NSF DIBBS ACI 1443047

Analysis and management of large data sets are vital for progress in the data-intensive realm of scientific research and education. Scientists are producing, analyzing, storing and retrieving massive amounts of data. The anticipated growth in the analysis of scientific data raises complex issues of stewardship, curation and long-term access. Scientific data is tracked and described by metadata. This award will fund the design, development, and deployment of metadata-aware workflows to enable the management of large data sets produced by scientific analysis. Scientific workflows for data analysis are used by a broad community of scientists including astronomy, biology, ecology, and physics. Making workflows metadata-aware is an important step towards making scientific results easier to share, to reuse, and to support reproducibility. This project will pilot new workflow tools using data from the Laser Interferometer Gravitational-wave Observatory (LIGO), a data-intensive project at the frontiers of astrophysics. The goal of LIGO is to use gravitational waves—ripples in the fabric of spacetime—to explore the physics of black holes and understand the nature of gravity.

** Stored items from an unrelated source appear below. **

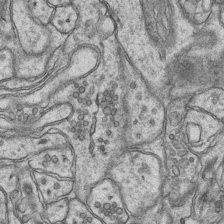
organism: Mouse
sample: CA1 Hippocampus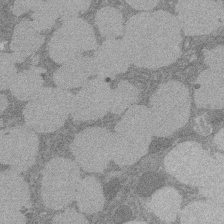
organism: Rat
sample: Salivary granule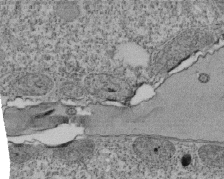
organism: Tetrahymena
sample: Cilia in tetrahymena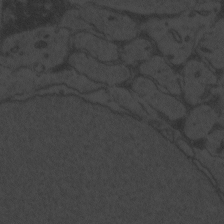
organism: Zebrafish
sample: Macrophage infected with Toxoplasma gondii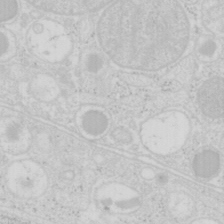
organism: Mouse
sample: Pancreas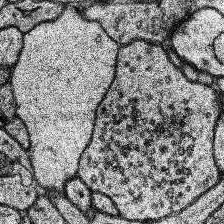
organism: Human
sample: Temporal Lobe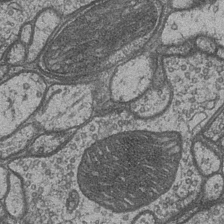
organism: Drosophila
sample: Optic medulla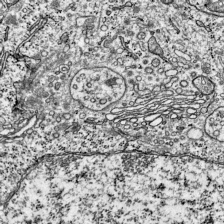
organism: Mouse
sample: Visual Cortex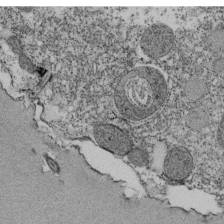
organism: Tetrahymena
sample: Cilia in tetrahymena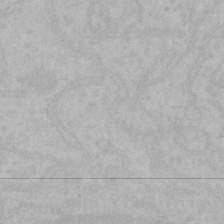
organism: Mouse
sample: Choroid plexus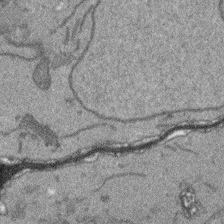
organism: Arabidopsis thaliana
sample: Root tip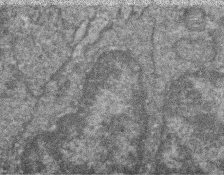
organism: Zebrafish
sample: Cilia; retinal pigment epithelium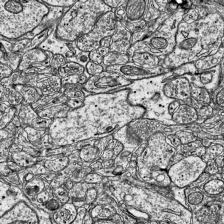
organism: Mouse
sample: Visual Cortex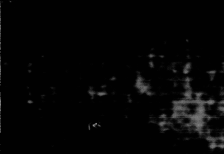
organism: C. elegans
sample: C. elegans embryo early stage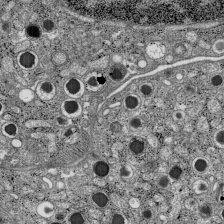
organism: C57BL Mouse
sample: Pancreatic islet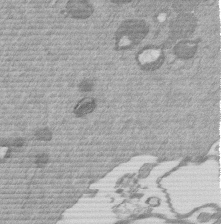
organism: Mouse
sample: Dividing mouse embryo 1 cell stage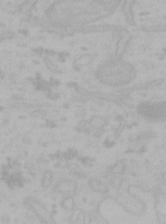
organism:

Efficient methods for accessing and mining the large data sets generated by LIGO’s diverse gravitational-wave searches are critical to the overall success of gravitational-wave physics and astronomy. Providing these capabilities will maximize existing NSF investments in LIGO, support new modes of collaboration within the LIGO Scientific Collaboration, and better enable scientists to explain their results to a wider community, including the critical issue of data and analysis provenance for LIGO’s first detections. The interdisciplinary collaboration involved in this project brings together computational and informatics theories and methods to solve data and workflow management problems in gravitational-wave physics. The research generated from this project will make a significant contribution to the theory and methods in identification of science requirements, metadata modeling, eScience workflow management, data provenance, reproducibility, data discovery and analysis. The LIGO scientists participating in this project will ensure that the needs of the community are met. The cyberinfrastructure and data-management scientists will ensure that the software products are well-designed and that the work funded by this award is useful to a broader community.